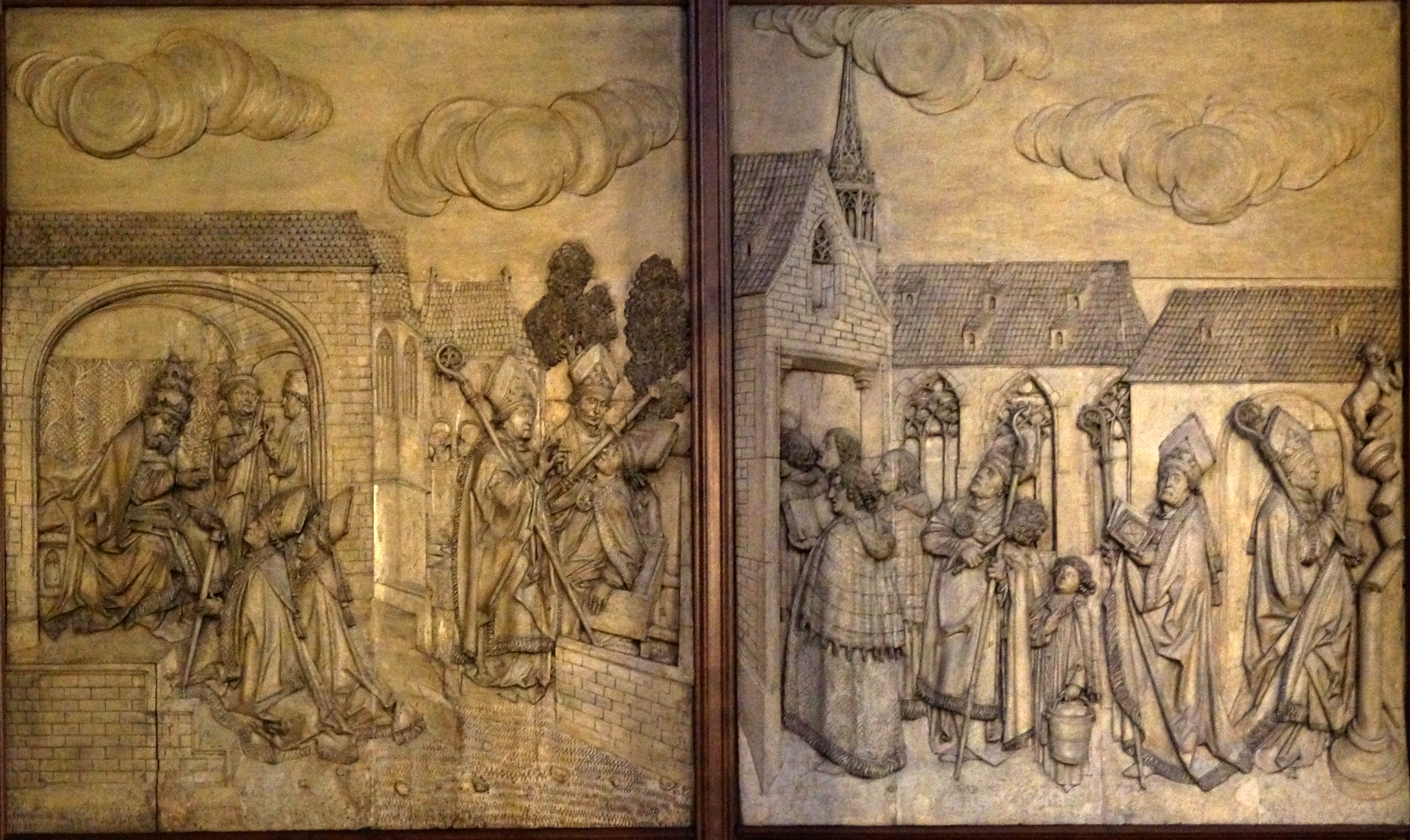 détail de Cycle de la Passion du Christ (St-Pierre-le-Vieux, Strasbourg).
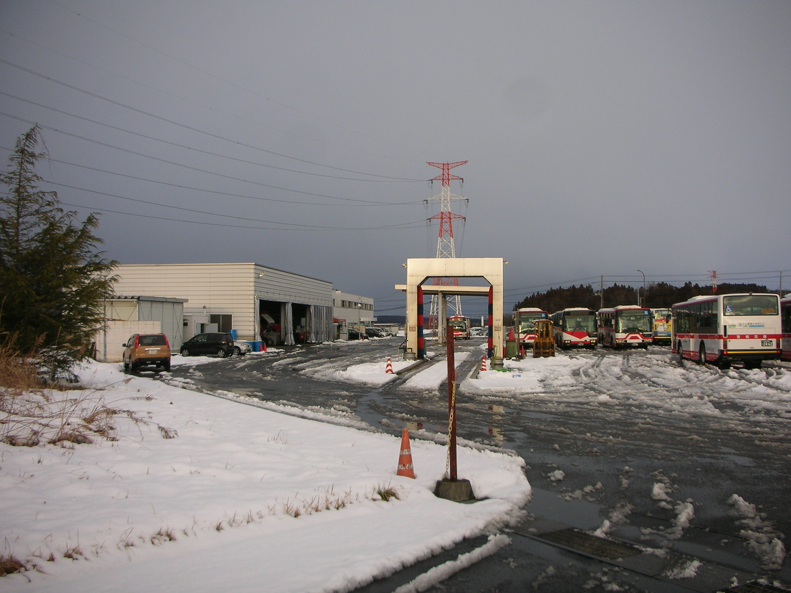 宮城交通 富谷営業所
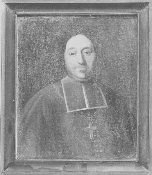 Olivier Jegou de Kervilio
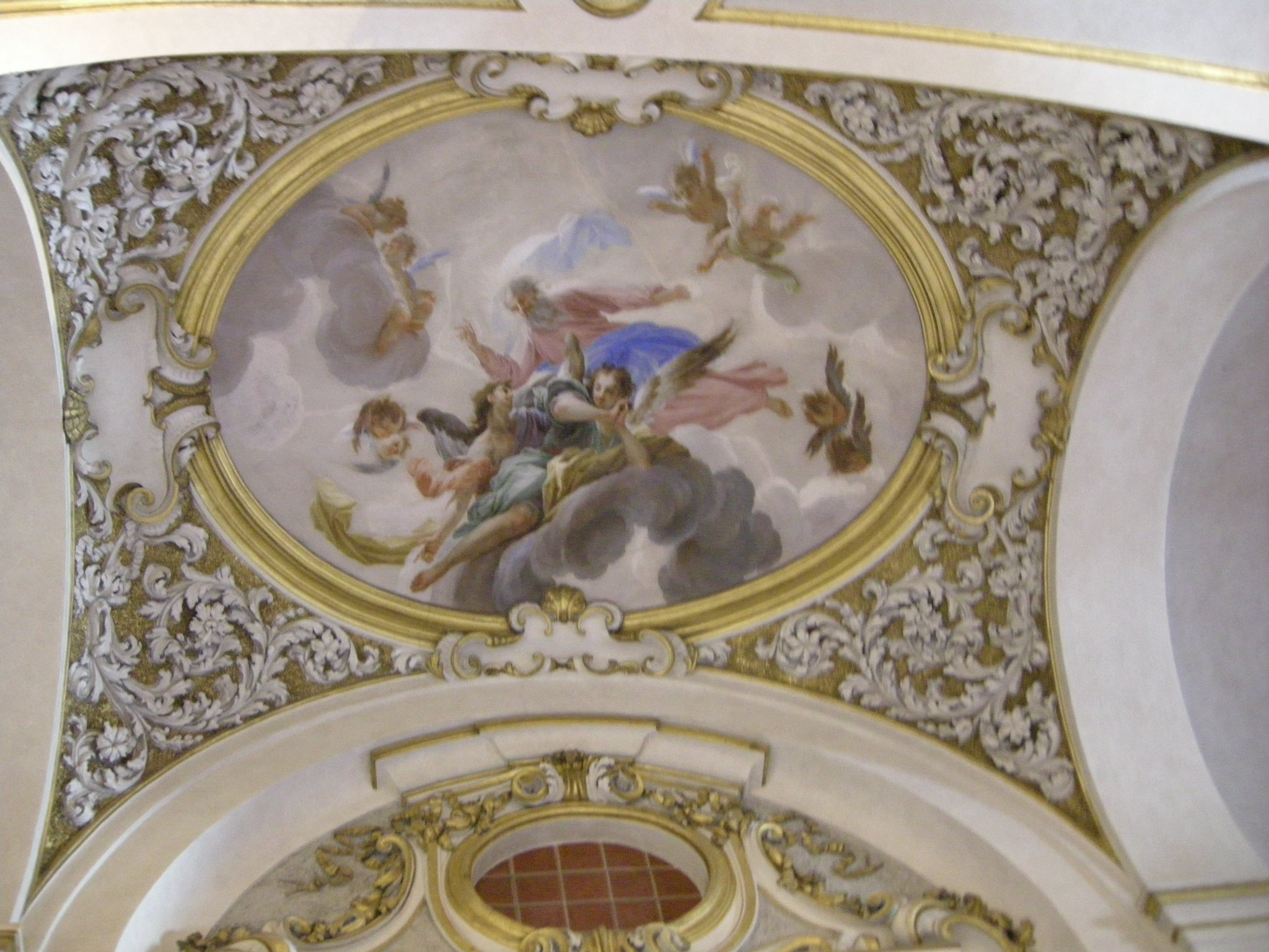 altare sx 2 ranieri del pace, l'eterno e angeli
----
**What you should do:**
Quote the preceding listing precisely and completely, omitting its images.

**Exercise answer:**
 détail de Cycle de la Passion du Christ (St-Pierre-le-Vieux, Strasbourg).
 宮城交通 富谷営業所
 Olivier Jegou de Kervilio
 altare sx 2 ranieri del pace, l'eterno e angeli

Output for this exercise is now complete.